Basic and Diluted Net Loss per Share

Basic and Diluted Net Loss per Share

 

The Company computes basic net loss per share by dividing net loss applicable to common stockholders by the weighted-average number of shares of common stock outstanding during the period. The Company computes diluted net loss per share after giving consideration to the dilutive effect of stock options that are outstanding during the period, except where such non-participating securities would be anti-dilutive.

 

For the three months ended March 31, 2019 and 2018, basic and diluted net loss per share are the same for each year due to the Company’s net loss position. Potentially dilutive, non-participating securities have not been included in the calculations of diluted net loss per share, as their inclusion would be anti-dilutive.

Recently Adopted Accounting Standards

Recently Adopted Accounting Standards

 

In June 2018, the Financial Accounting Standards Board (“FASB”) issued Accounting Standards Update (“ASU”) 2018-07, Compensation – Stock Compensation (Topic 718): Improvements to Nonemployee Share-Based Payment Accounting.
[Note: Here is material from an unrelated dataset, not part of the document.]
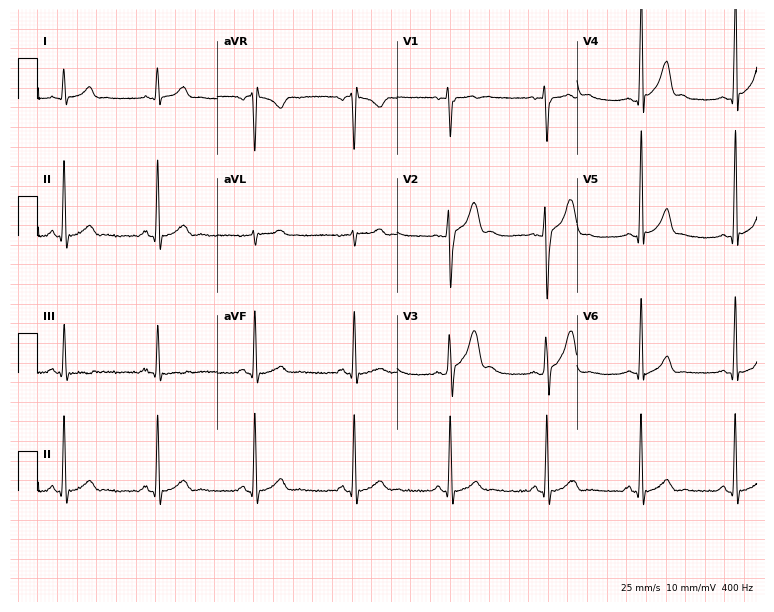
12-lead ECG from a 23-year-old male (7.3-second recording at 400 Hz). Recorded interpretation: within normal limits.
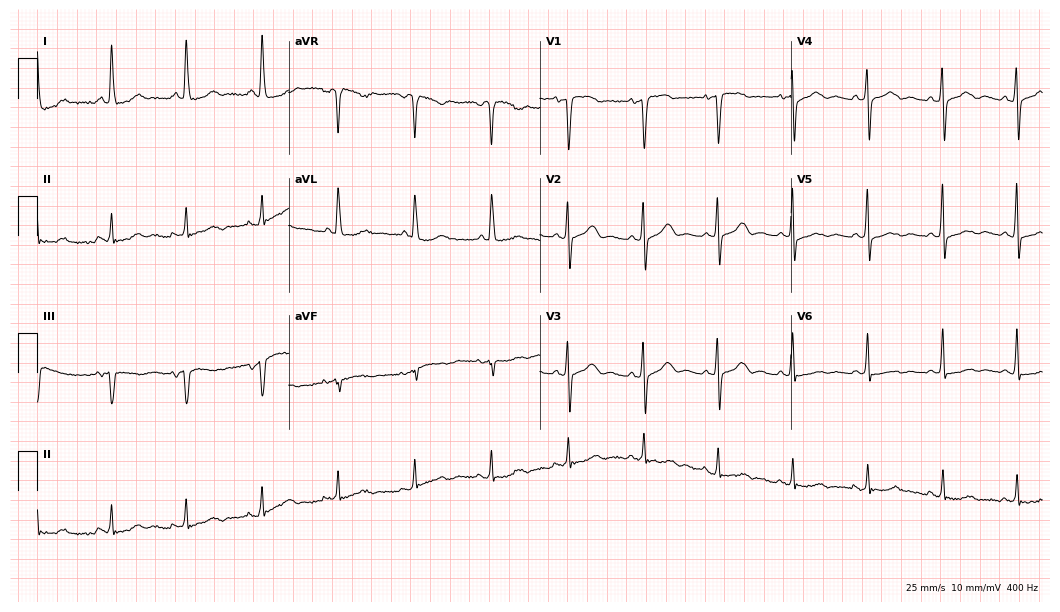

ASU 2018-07 expanded the scope of Topic 718 to include share-based payment transactions for acquiring goods and services from nonemployees. An entity should apply the requirements of Topic 718 to nonemployee awards except for specific guidance on inputs to an option pricing model and the attribution of cost. ASU 2018-07 specifies that Topic 718 applies to all share-based payment transactions in which a grantor acquires goods or services to be used or consumed in a grantor’s own operations by issuing share-based payment awards, and that Topic 718 does not apply to share-based payments used to effectively provide (1) financing to the issuer or (2) awards granted in conjunction with selling goods or services to customers as part of a contract accounted for under Topic 606 Revenue from Contracts with Customers. ASU 2018-07 was effective for the Company in the first quarter of fiscal 2019. Adoption of this standard did not have a material impact on the Company’s condensed consolidated financial statements.

  

In January 2017, the FASB issued ASU 2017-04: Intangibles — Goodwill and Other (Topic 350): Simplifying the Test for Goodwill Impairment that eliminated the requirement to calculate implied fair value of goodwill to measure a goodwill impairment charge. Instead, the new guidance requires entities to take an impairment charge based on the excess of a reporting unit’s carrying amount over its fair value. The guidance is effective for the Company no later than 2020. The Company adopted ASU 2017-04 in the first quarter of fiscal 2019. Adoption of this standard did not have a material impact on the Company’s condensed consolidated financial statements.

 

In February 2016, FASB issued ASU 2016-02, Leases (Topic 842). ASU 2016-02 requires lessees to recognize a lease liability and a right-of-use asset for all leases, with the exception of short-term leases, at the commencement date. This guidance is effective for annual reporting periods beginning after December 15, 2018, including interim periods within those annual periods. Subsequently, in July 2018, the FASB issued ASU 2018-11, Lease (Topic 842): Targeted Improvements, which provides a number of practical expedients in transition. The Company adopted ASU 2016-02 effective January 1, 2019 and elected a package of practical expedients and the new transition approach permitted by ASU 2018-11. ASU 2018-11 allows the Company not to reassess existing identification of lease, classification of a lease or any initial direct costs. The Company has also elected to use the hindsight practical expedients. The adoption did not have a material impact on the Company’s condensed consolidated financial statements, resulted in an approximate $40,000 increase in total assets and total liabilities in our condensed consolidated balance sheet and did not have any effect on accumulated deficit at the beginning of 2019. See Note 11 for further information.